Each song title’s color represents the overall positive, negative or neutral “tone” of the song. Is a song’s lyrics happy or sad? Thinking about how to tackle this fair question was one of the first technical choices I had to make. After considering and testing many technologies (manually detecting tone with something like Python’s Natural Language Toolkit or using an existing API), I decided to use IBM Watson’s tone analyzer API. Each song’s was run through the API and I simply took the tone results (words like “joy” and “sadness” and “analytical”) and coded them as positive or negative or neutral. It’s pretty reductive, but gets across the gist of it. For 300+ songs, and a lot of other data points to consider, this felt like a logical choice.

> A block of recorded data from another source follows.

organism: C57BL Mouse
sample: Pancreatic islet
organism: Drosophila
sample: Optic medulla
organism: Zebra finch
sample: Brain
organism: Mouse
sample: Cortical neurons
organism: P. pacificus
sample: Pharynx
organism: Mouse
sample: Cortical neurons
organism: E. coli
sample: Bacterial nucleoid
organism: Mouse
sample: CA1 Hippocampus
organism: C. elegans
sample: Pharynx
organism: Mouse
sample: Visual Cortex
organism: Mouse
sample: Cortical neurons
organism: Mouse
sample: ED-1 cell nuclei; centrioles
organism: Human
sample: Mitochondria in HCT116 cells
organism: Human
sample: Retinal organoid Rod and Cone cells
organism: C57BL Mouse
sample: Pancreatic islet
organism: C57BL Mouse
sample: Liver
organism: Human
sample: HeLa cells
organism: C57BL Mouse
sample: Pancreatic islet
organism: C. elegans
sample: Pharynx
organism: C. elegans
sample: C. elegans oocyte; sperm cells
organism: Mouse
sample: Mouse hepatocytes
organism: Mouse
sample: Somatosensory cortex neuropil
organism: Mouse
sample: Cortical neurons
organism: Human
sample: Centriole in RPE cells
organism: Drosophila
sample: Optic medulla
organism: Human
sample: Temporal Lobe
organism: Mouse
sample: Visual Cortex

But the effect the music has on an audience isn’t just based on the lyrics. The music itself is at least as important. After much technical consideration, again I chose a major API to do the heavy lifting for me. I used Spotify’s API to pull various measurements of the music itself. I decided to focus in on every song’s “energy”, “danceability”, and “valence” score and created a simple visualization to capture each. Bar size represents “energy”, the little cross-hatch indicator is “danceability” and color once again represents positivity or negativity of, in this case, the “valence”. You can see Jimi Hendrix’s set in the image below – just to the left and down from the word “MUSIC”. His music was very high energy, not very danceable, and just one song had high valence.
Originally, I had a big question: which affects the overall experience more – the lyrics or the sound of the music? I was going to create some sort of algorithm so people could play with their own answer to that question and see some sort of overall score (I don’t hear lyrics, just music, so the algorithm would ignore lyrics and make the importance of the music tonality much stronger for me, for example) but I abandoned this very quickly for a few reasons:
- I pulled lyrics from a variety of sources and I’m not 100% confident in the quality/accuracy of the lyrics for each song. As an example there were a TON of spelling inconsistencies!

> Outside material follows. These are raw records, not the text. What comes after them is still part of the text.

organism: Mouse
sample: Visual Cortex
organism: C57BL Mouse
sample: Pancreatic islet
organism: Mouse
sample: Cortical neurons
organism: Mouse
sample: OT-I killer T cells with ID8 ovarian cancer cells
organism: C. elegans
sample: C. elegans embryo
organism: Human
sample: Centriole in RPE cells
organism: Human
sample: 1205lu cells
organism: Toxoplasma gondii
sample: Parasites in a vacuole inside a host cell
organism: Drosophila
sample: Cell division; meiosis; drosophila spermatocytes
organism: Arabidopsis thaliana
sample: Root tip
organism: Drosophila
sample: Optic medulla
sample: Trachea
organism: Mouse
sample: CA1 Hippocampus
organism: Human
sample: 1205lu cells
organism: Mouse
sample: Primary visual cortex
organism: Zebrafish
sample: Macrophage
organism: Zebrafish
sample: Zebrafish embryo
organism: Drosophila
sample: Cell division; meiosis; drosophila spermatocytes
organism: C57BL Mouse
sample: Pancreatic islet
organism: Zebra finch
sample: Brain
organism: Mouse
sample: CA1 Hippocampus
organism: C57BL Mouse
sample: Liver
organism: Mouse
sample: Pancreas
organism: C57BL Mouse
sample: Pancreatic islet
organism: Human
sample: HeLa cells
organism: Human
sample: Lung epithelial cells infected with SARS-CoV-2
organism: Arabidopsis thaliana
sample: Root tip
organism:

- I automated the process of finding Spotify links for every song based on the song titles, but there were MANY songs I had to dig up manually. In some cases, I was able to find the song but it was performed by a different artist. In some cases it was a performance by the same artist and occasionally, even the actual Woodstock recording. But clearly, to declare the music as representative of what happened those three days in 1969 is a stretch, song by song.
- What should this algorithm even look like if the data were perfect? Do I multiply the various score numbers, add them together, perform some other complicated math? There are 3 music scores and one lyrics score…should I take the average of the 3 and do something with the other one…? I’m not a statistician, economist, social scientist, etc. I’m not qualified to validate any methodology like that so I chose not to do it at all!
Peace, Love & Music
Was Woodstock really about Peace, Love, and Music, as advertised? One way to figure that out was to examine the lyrics for “peace”, “love”, and “music” words. I did break out some Python for this task. I took the lyrics and calculated the Term Frequency Inverse Document Frequency (TF-IDF) for each song to generate the top 5 keywords for each song. These are all shown in the graphic. Any time a keyword includes one of those three categories of words, it is colorized. (I also used color to pull out profanity, which was surprisingly rare!)

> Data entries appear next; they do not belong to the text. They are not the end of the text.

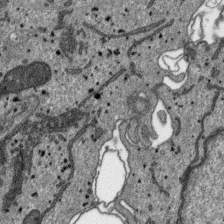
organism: Human
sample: Lung epithelial cells, uninfected (mock) control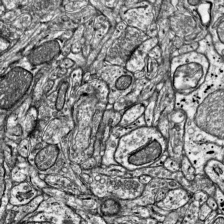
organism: Mouse
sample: Visual Cortex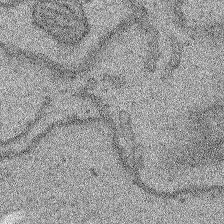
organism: Human
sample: HeLa cells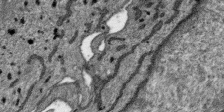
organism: Human
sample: Lung epithelial cells, uninfected (mock) control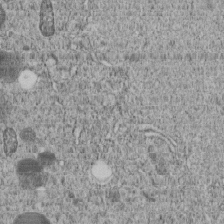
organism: C. elegans
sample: C. elegans embryo early stage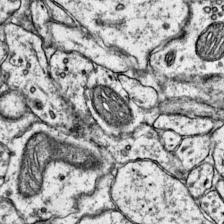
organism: Mouse
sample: Primary visual cortex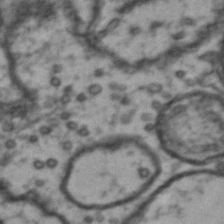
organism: Drosophila
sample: Brain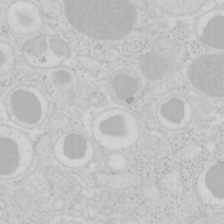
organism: Mouse
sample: Pancreas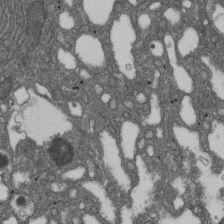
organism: Drosophila
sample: Nephrocyte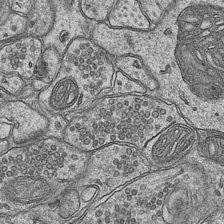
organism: Mouse
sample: CA1 Hippocampus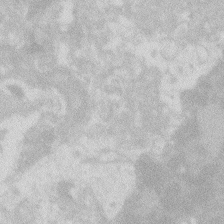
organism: Zebrafish
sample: Macrophage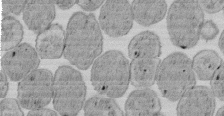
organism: E. coli
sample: Bacterial nucleoid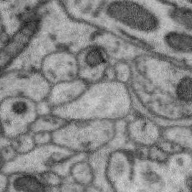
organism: Zebra finch
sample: Brain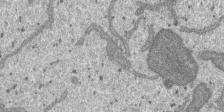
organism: Human
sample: Lung epithelial cells infected with SARS-CoV-2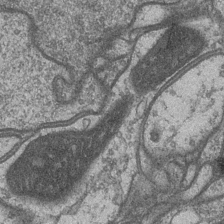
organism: Drosophila
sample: Optic medulla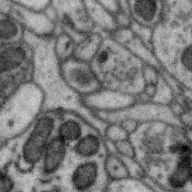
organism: Zebra finch
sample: Brain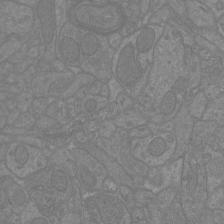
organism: Mouse
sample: Cortical neurons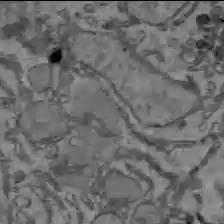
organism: C57BL Mouse
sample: Liver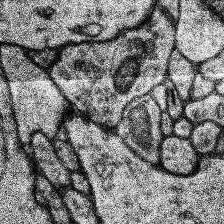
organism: Human
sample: Temporal Lobe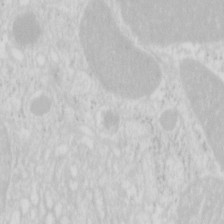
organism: Mouse
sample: Pancreas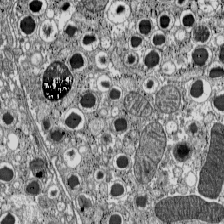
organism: C57BL Mouse
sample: Pancreatic islet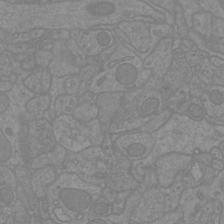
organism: Mouse
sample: Cortical neurons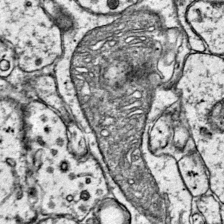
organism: Mouse
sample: Primary visual cortex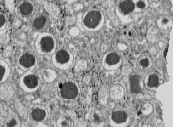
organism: C57BL Mouse
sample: Pancreatic islet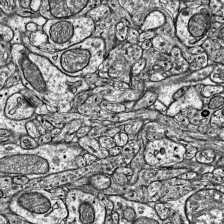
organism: Mouse
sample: Visual Cortex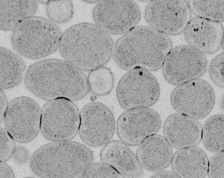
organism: E. coli
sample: Bacterial nucleoid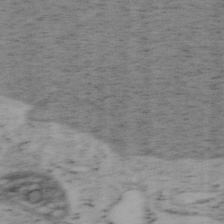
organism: Mouse
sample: OT-I killer T cells with ID8 ovarian cancer cells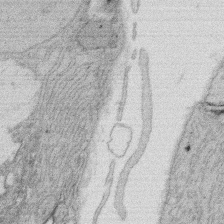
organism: Rat
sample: Salivary granule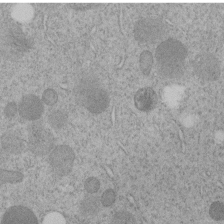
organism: C. elegans
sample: C. elegans embryo early stage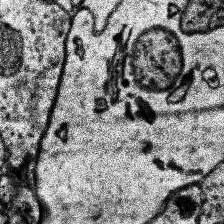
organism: Human
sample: Temporal Lobe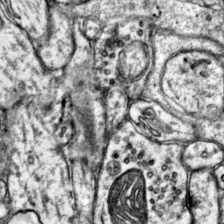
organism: Mouse
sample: Primary visual cortex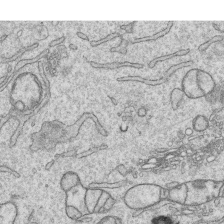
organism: Human
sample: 1205lu cells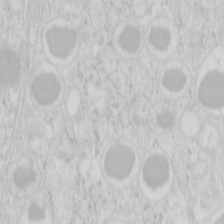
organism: Mouse
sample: Pancreas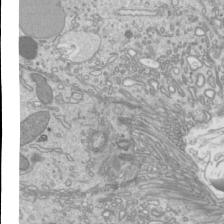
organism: Mouse
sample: Cilia; mouse epididymis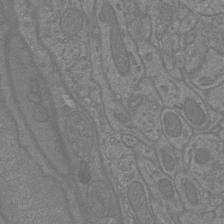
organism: Mouse
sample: Cortical neurons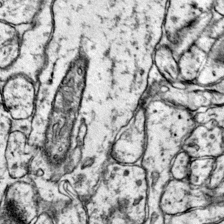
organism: Mouse
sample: Primary visual cortex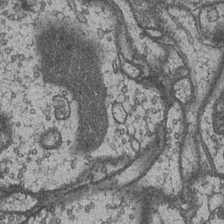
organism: Drosophila
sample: Optic medulla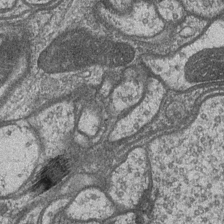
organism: Drosophila
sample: Optic medulla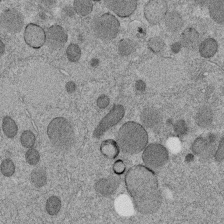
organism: C. elegans
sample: C. elegans embryo early stage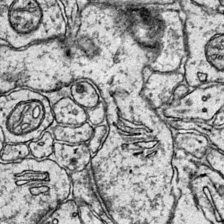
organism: Mouse
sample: Primary visual cortex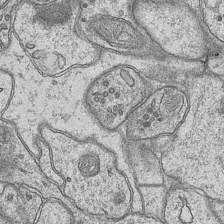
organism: Mouse
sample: CA1 Hippocampus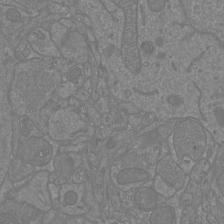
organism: Mouse
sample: Cortical neurons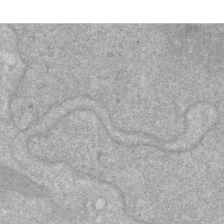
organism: Human
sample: HIV infected U937 cells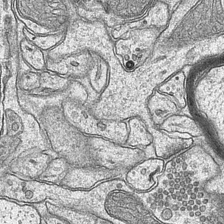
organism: Mouse
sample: CA1 Hippocampus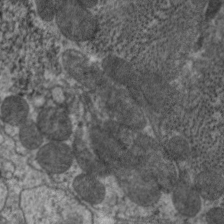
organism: C. elegans
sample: Pharynx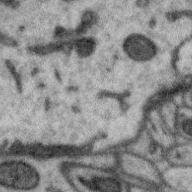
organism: Zebra finch
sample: Brain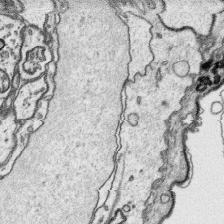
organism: Platynereis dumerilii
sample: Parapodia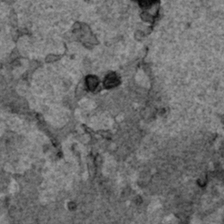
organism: Human
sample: Mitochondria in HCT116 cells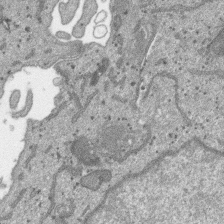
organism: Human
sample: Lung epithelial cells infected with SARS-CoV-2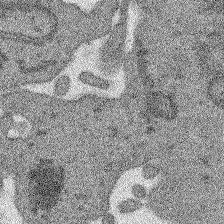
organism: Human
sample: HeLa cells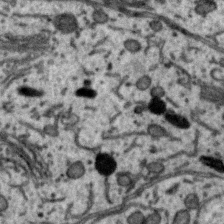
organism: Zebra finch
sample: Brain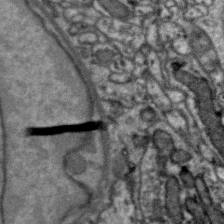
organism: Zebra finch
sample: Brain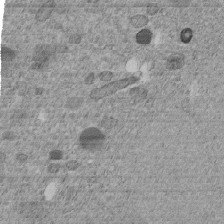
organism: C. elegans
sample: C. elegans embryo early stage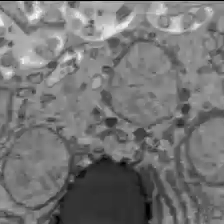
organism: C57BL Mouse
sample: Liver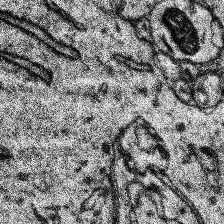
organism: Human
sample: Temporal Lobe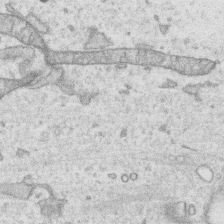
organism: Human
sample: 1205lu cells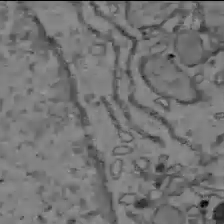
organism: C57BL Mouse
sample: Liver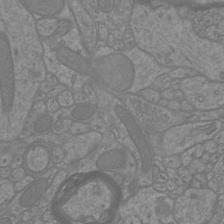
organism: Mouse
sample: Cortical neurons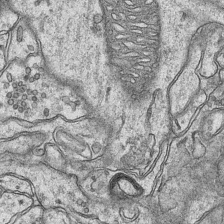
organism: Mouse
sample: CA1 Hippocampus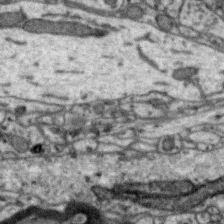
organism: Zebra finch
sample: Brain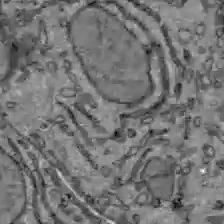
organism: C57BL Mouse
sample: Liver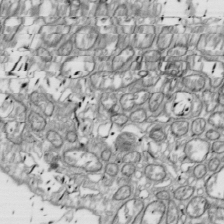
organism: Drosophila
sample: Cell division; meiosis; drosophila spermatocytes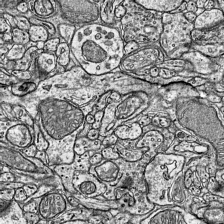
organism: Mouse
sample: Visual Cortex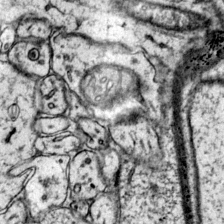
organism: Mouse
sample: Primary visual cortex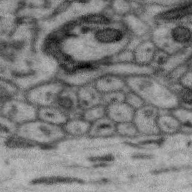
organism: Zebra finch
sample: Brain

But was the festival REALLY about peace, love, and music? I still couldn’t say (well, it was about music, obviously, but how about peace and love?) I really wanted to know. So I did decide to do some scoring. And I could be criticized for HOW I scored things, but I just had to make a decision. For each song, if it mentioned any of those categorized words in the lyrics, it earned one point for every mention. If one of the identified TFIDF keywords was one of these words, it got five points. If one of those words was in the title, it earned ten points. With each song scored, I could visualize the overall impact as seen via the flowers and peace signs visible in the zoomed out view.
There was a lot more peace and love on day three than the earlier days, FWIW.
I also explored population density. It was very crowded for most of the festival, though by the time Jimi Hendrix played at 9am Monday morning, the crowd had dwindled to just 30,000 or so people. The population data was extremely spare. I used the population numbers I could get, and compared that to the space available by overlaying a hand-drawn festival map over Google Maps to calculate rough square footage for each person.
I’m not at all confident in the accuracy of the numbers and associated timing for the population numbers themselves, which is why I don’t get very specific about the data in the visual. I simply broke it down into three categories – “personal space”, “social space”, and “public space”, as defined by Edward Hall.
Weather data was equally difficult to come by. However, anecdotal reports, the official Woodstock site, and some other sources gave me some clarity around when it rained and, in some cases, how hard. TLDR: it rained A LOT.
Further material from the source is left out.